Role
Reporting to the Head of Engineering, this individual will work closely with the QA and Customer Success teams to ensure that the product is delivered successfully to a customer with high quality and is always available in a secure manner.
- Design and maintain fault-tolerant, scalable, and reliable systems to meet uptime goals
- Implement and manage monitoring, logging, and alerting systems.
- Optimize infrastructure and application performance on cloud platforms (AWS, Azure, GCP).
- Build and maintain CI/CD pipelines for automated deployments using tools like Jenkins or GitLab CI.
- Automate operational tasks using scripting (Python, Bash) and infrastructure-as-code tools (Terraform, Ansible).
- Collaborate with development and operations teams to improve reliability and resolve incidents.

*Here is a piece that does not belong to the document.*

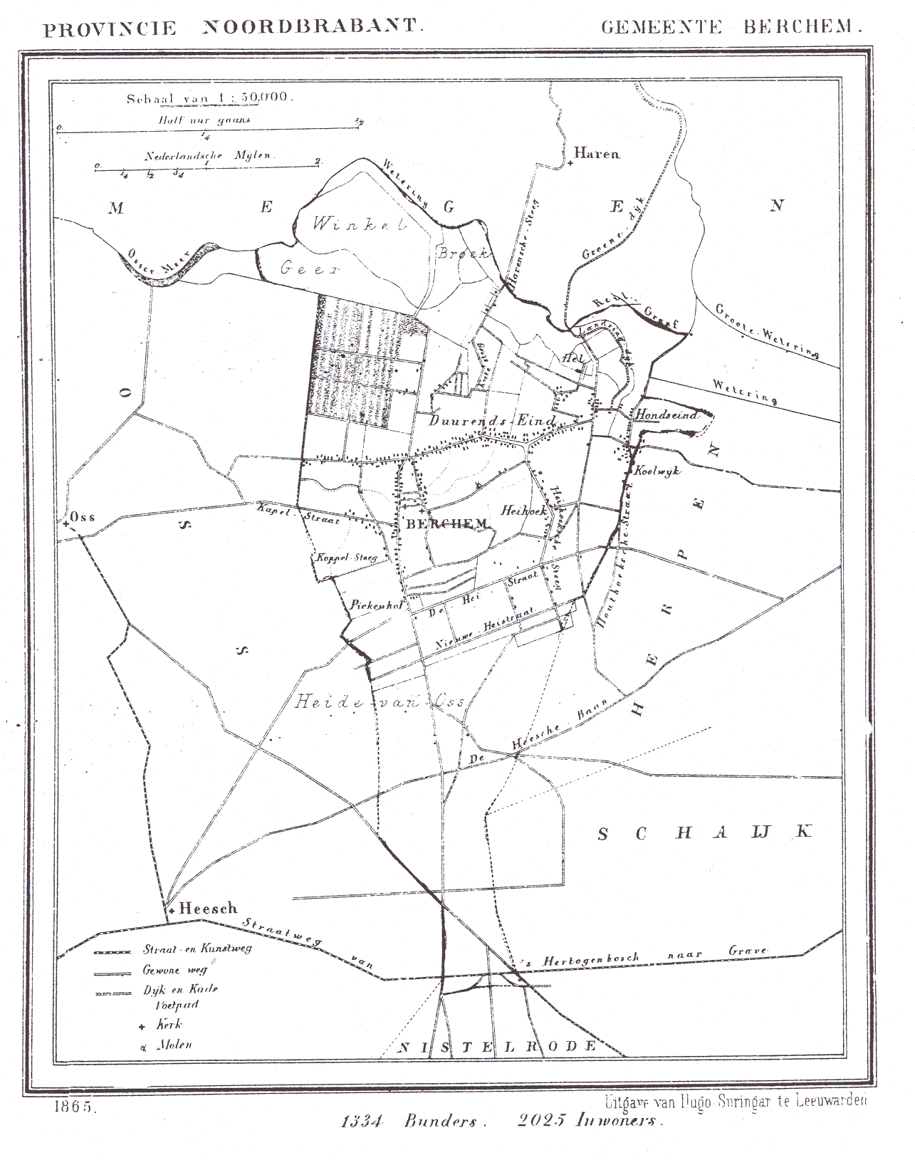 Nederland, Noord-Brabant, Gemeente Berghem

- Participate in on-call rotations for 7x24 system availability, promptly responding to and resolving production issues.
Required Skills
- Platforms: Strong experience in Linux/Unix system administration and cloud platforms (AWS, Azure, or GCP).
- Tools: Proficiency in containerization and orchestration tools (Docker, Kubernetes).

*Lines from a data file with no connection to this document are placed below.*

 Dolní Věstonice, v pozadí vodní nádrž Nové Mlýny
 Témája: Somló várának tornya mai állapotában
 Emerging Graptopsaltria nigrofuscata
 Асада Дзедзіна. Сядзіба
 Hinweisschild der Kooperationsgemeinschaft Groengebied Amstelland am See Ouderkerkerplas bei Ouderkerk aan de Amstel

- Network and security: Hands-on experience with networking concepts (DNS, HTTP, load balancing) and security best practices.
- Scripting: Advanced scripting skills (Python, Groovy) and familiarity with at least one programming language (e.g., Go, Java).

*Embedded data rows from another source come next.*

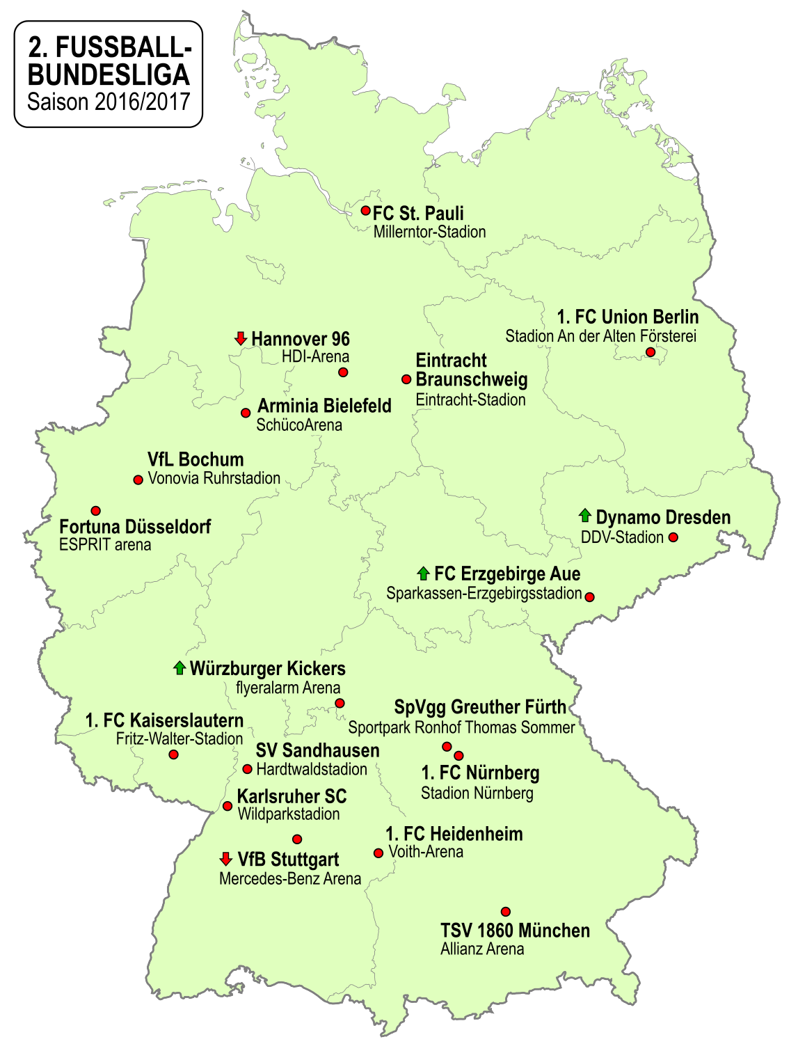 Karte der Vereine der 2. Fußball-Bundesliga-Saison 2016/2017
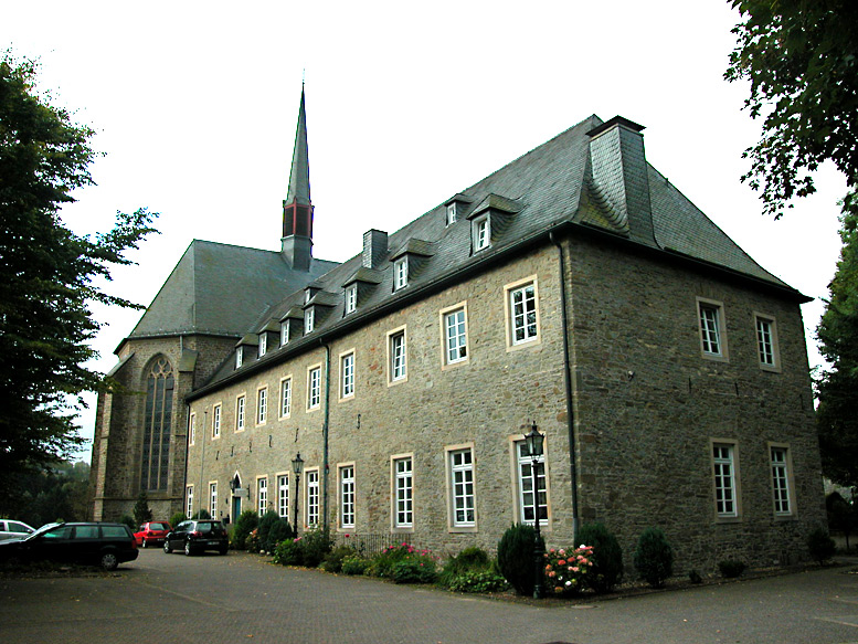 Teilstrecke 1a Wuppertal Beyenburg - Remscheid-Lennep, 0 km (Klosterkirche)
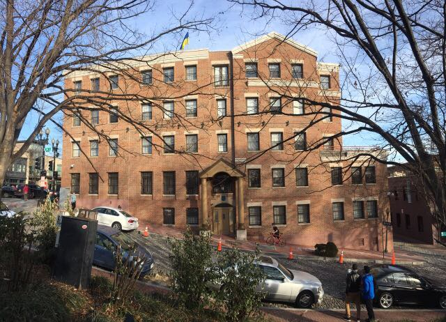 Посольство України в США
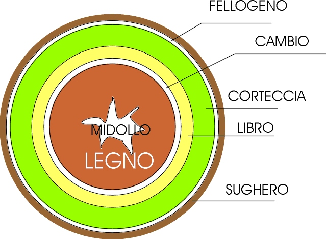 Immagine di Danilo Giacomelli
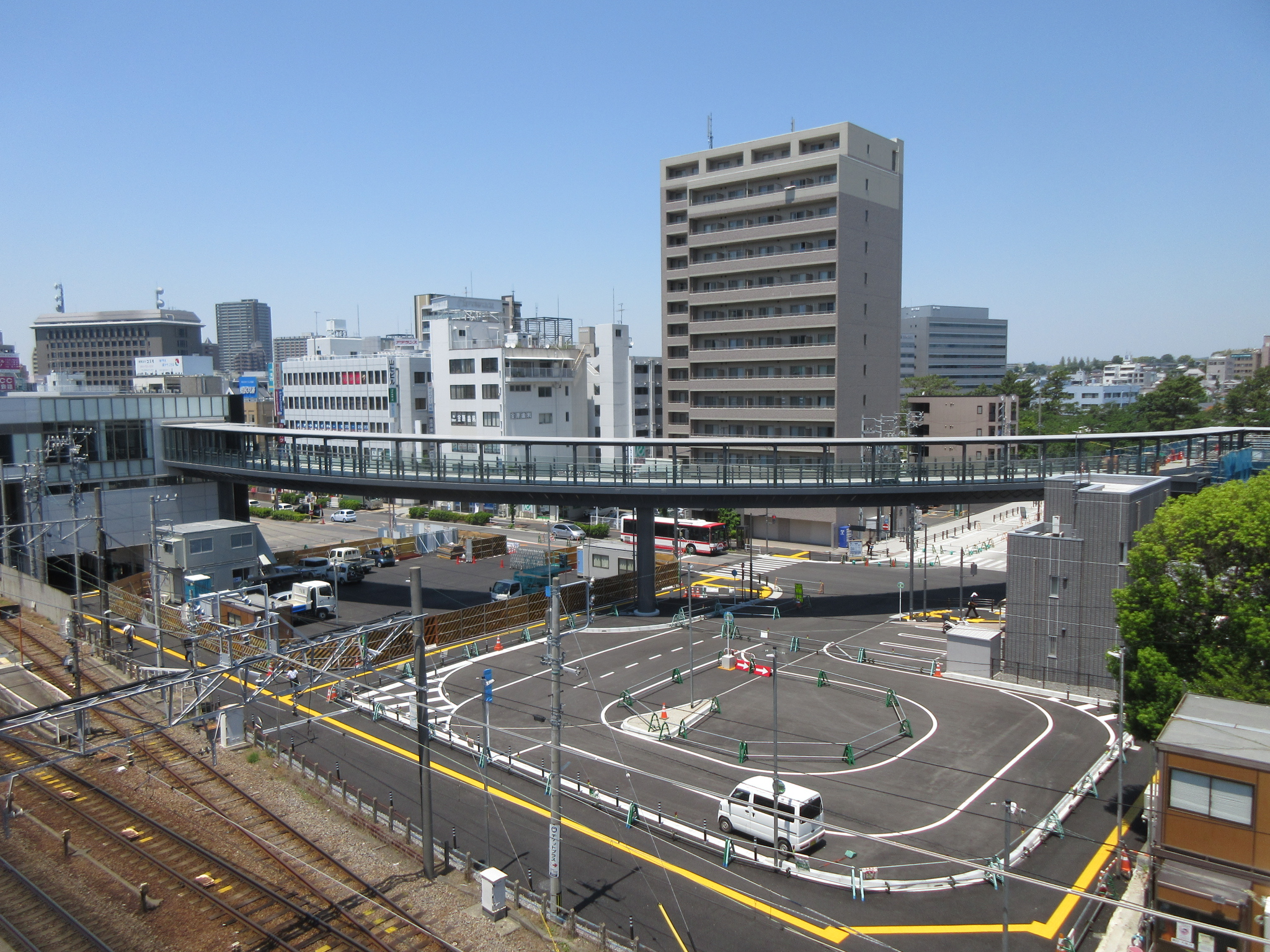 東岡崎駅の東改札口に接続するペデストリアンデッキ。2019年5月撮影。

- Log analysis: Expertise in monitoring and observability tools (e.g., Datadog, Nagios, or Splunk).
- Deployment: Solid understanding of CI/CD principles and tools (e.g., Jenkins, Git).
- Mindset: Must be driven to deliver a robust, reliable, secure environment that is always available for a customer.
Qualifications
- 2-4 years of experience
- Show us your work to date